From a3634069026664117e28b86bbffbdebeae61e11d Mon Sep 17 00:00:00 2001
From: Vijay Janapa Reddi <vj@eecs.harvard.edu>
Date: Tue, 13 Jan 2026 10:02:32 -0500
Subject: [PATCH] fix(layers): remove requires_grad from Linear layer Tensor
 calls

Module 03 (Linear layer) was incorrectly passing requires_grad=True
to Tensor constructor, which violates progressive disclosure design.
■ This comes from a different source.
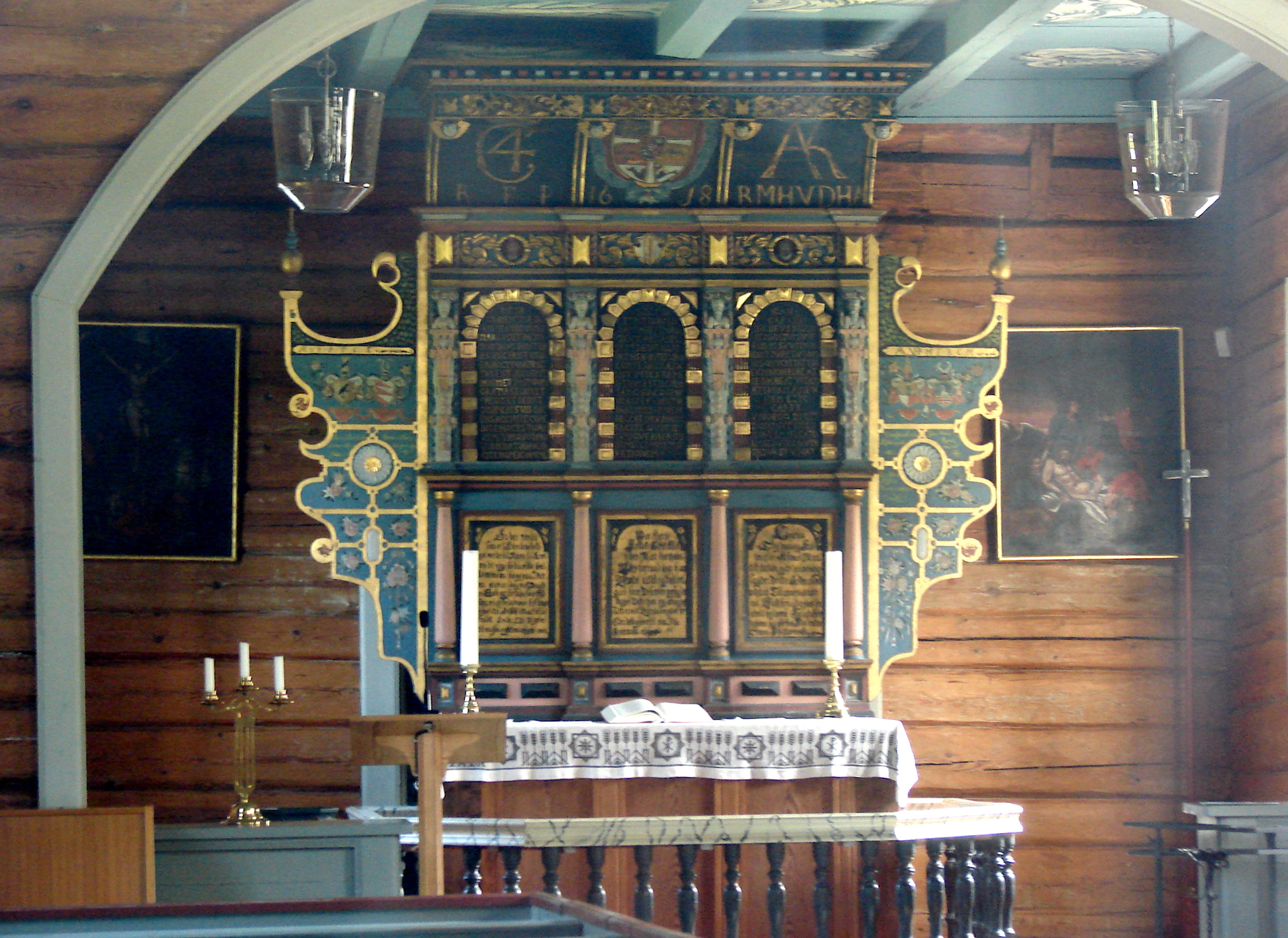 Altertavle i Mælum Kirke med Christian IV af Danmark og Norges monogram øverst til venstre (og formentlig hans kone dronning Anne Kathrine til højre), Telemark
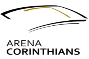 Logo da Arena Corinthians
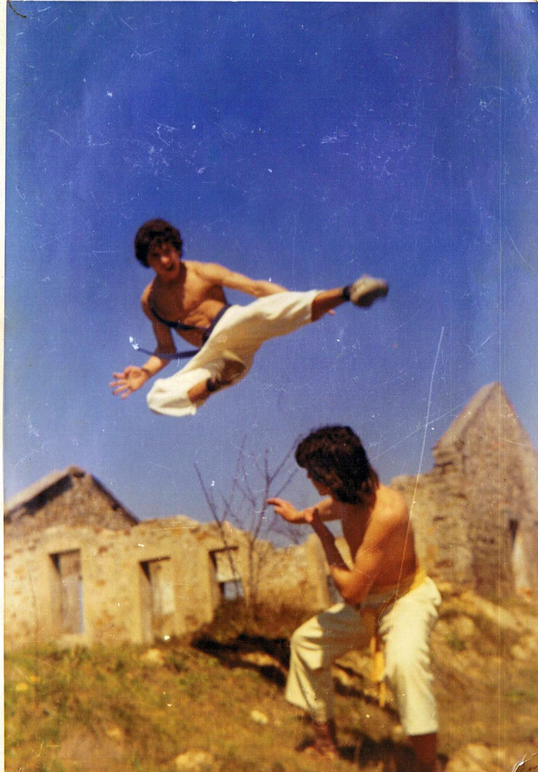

The requires_grad parameter is introduced in Module 06 via monkey
patching of Tensor.__init__. Module 03 should work independently
without depending on autograd functionality.

Changes:
- Remove requires_grad=True from weight/bias Tensor initialization
- Update ABOUT.md to clarify gradient tracking is enabled in Module 06

This fixes the issue reported where students working sequentially
through modules would get errors in Module 03 before completing
Module 06.

Closes #1101
---
 tinytorch/src/03_layers/03_layers.py |  4 ++--
 tinytorch/src/03_layers/ABOUT.md     | 10 +++++-----
 2 files changed, 7 insertions(+), 7 deletions(-)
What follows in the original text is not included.